Entries provided below:

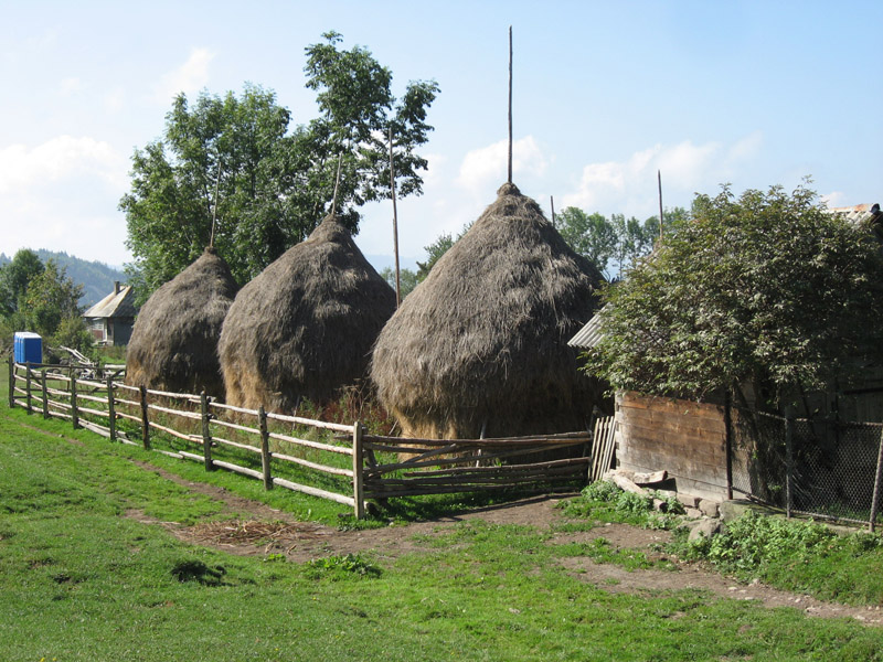 Boarisch: Haimandl (Heumännchen) in Rosia Montana, Rumänien (Foto August 2007)
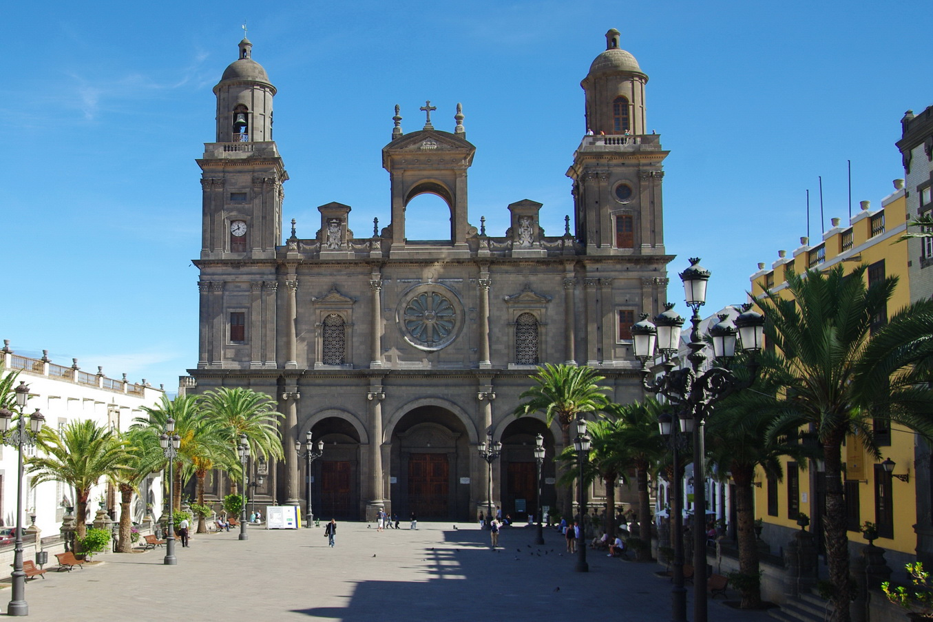 Kathedrale Santa Ana Las Palmas Gran Canaria
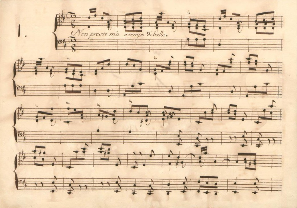 La sonate K. 430, telle qu'elle se présente dans le manuscrit de Parme, volume XII no. 1.
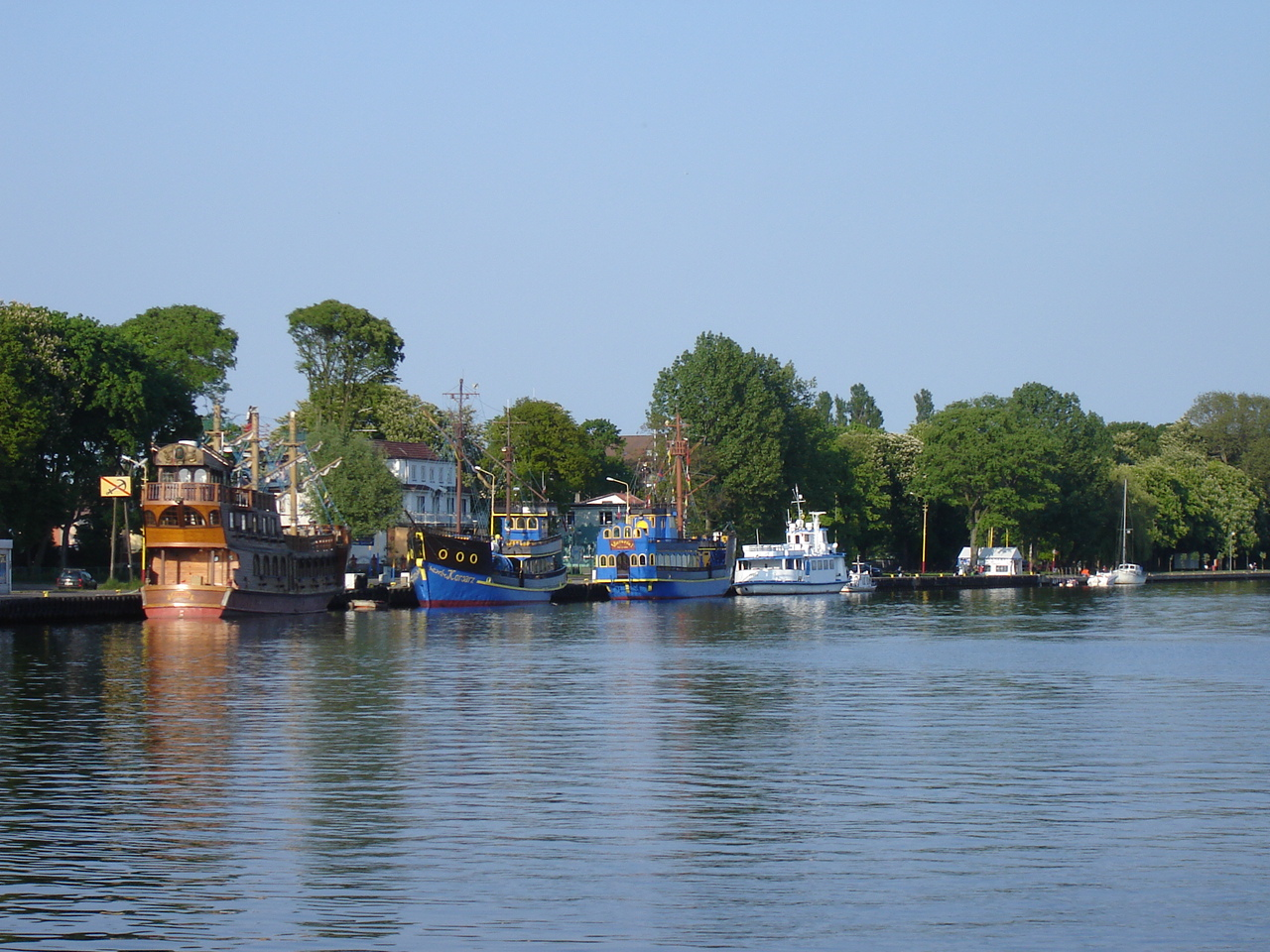 Port w Dziwnowie widziany od strony wody.
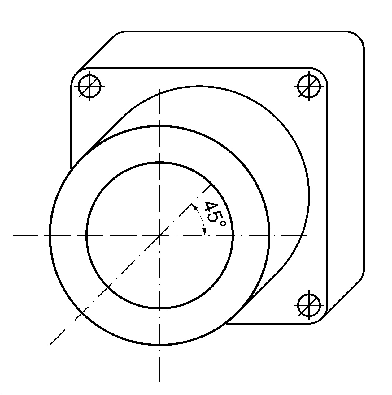 Elemento mecânico em perspectiva cavaleira.
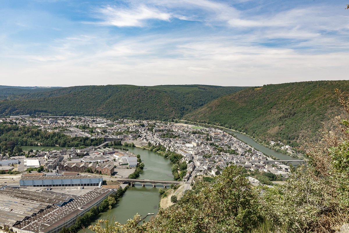 Revin est coupée en 3 parties par les « boucles » de la Meuse
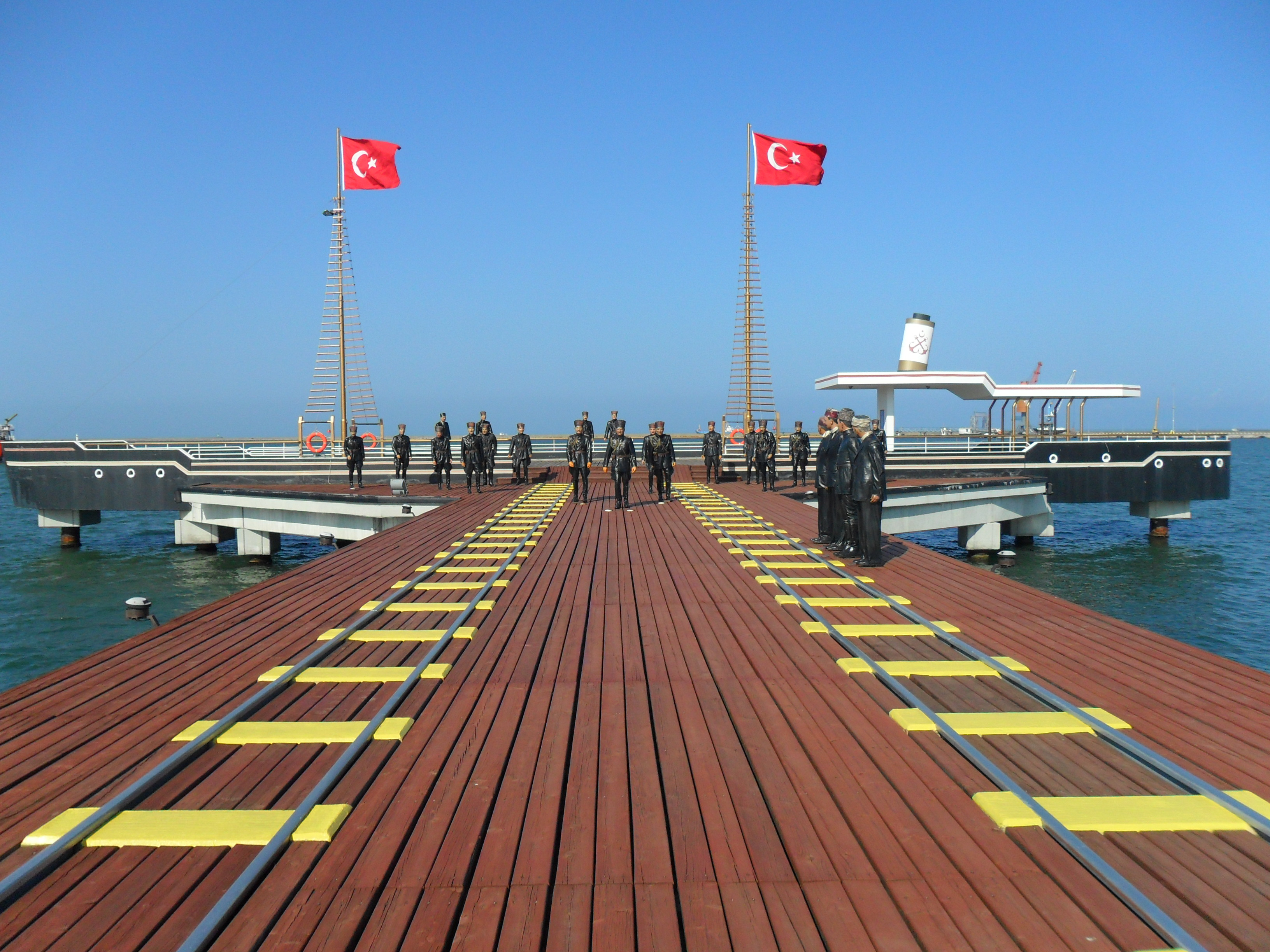 Mustafa Kemal'in Samsun'a çıktığı Tütün İskelesi'nin yenilendikten sonraki görünümü.
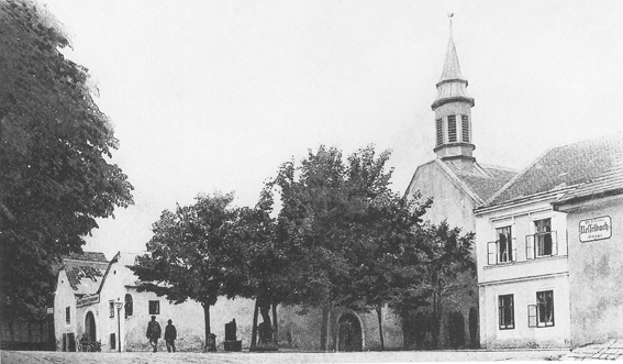 Pfarrplatz in Heiligenstadt
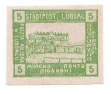 Любомльські_марки_-_5.jpg: марка, номіналом 5
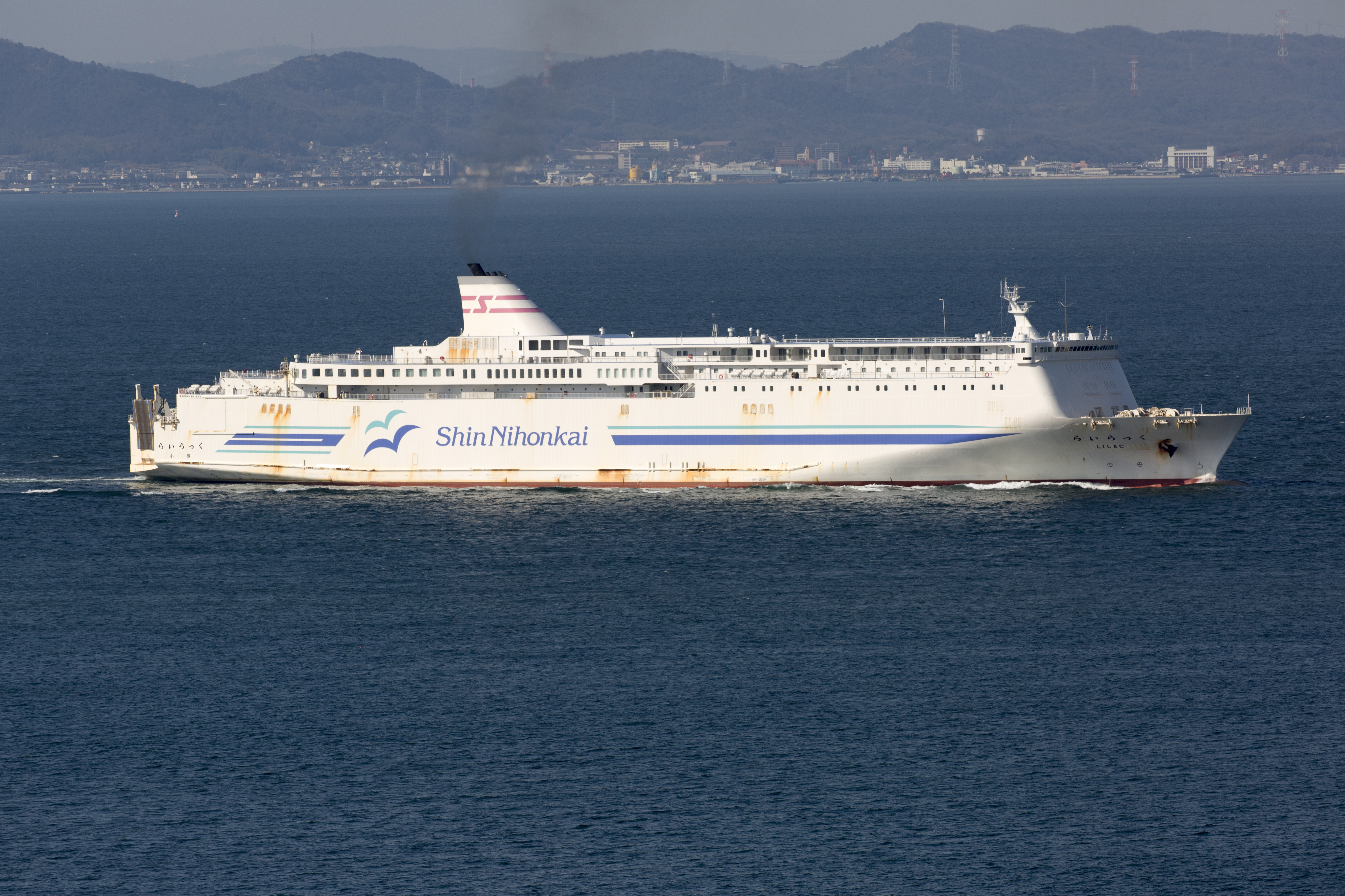 新日本海フェリー らいらっく
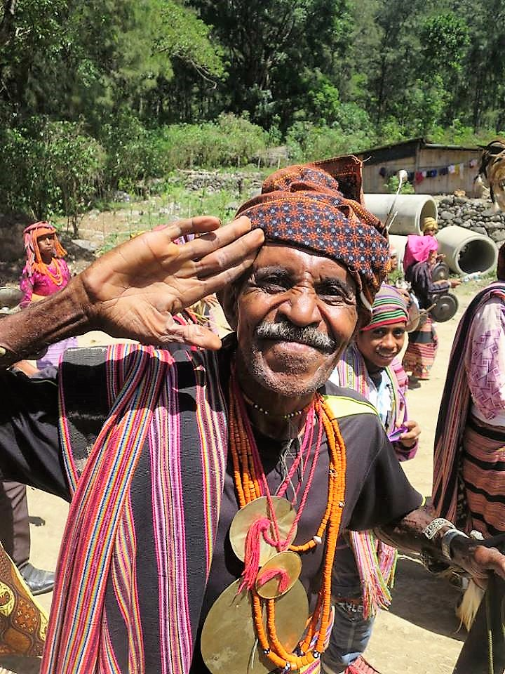 Procissao no Suco de Aituto, Posto de Maubisse
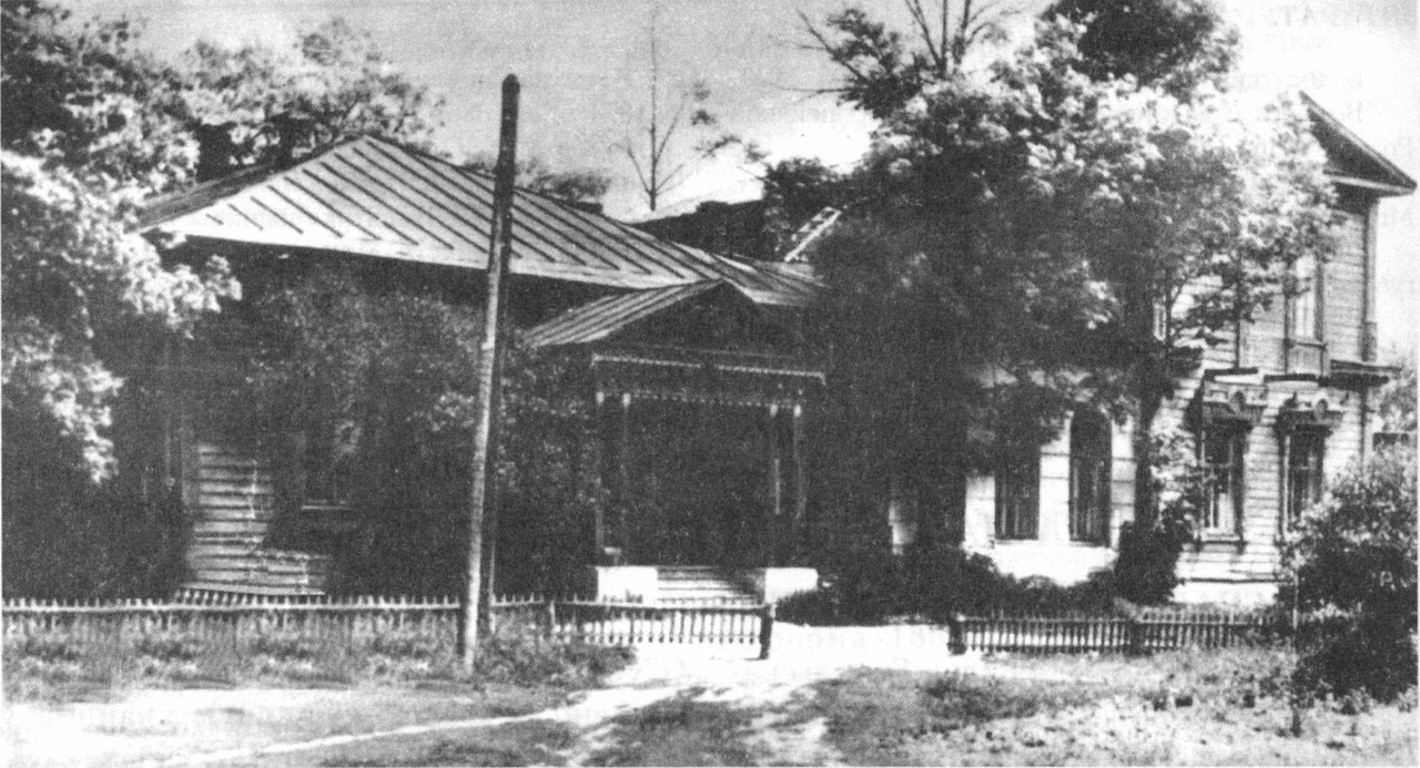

End of Entries provided.

Task directions: Write out exactly the lines from the one containing "Mustafa Kemal'in Samsun'a" to the last line of the records above, both included, and leave out any pictures.

Response to this exercise:
 Mustafa Kemal'in Samsun'a çıktığı Tütün İskelesi'nin yenilendikten sonraki görünümü.
 Pfarrplatz in Heiligenstadt
 Любомльські_марки_-_5.jpg: марка, номіналом 5
 新日本海フェリー らいらっく
 Procissao no Suco de Aituto, Posto de Maubisse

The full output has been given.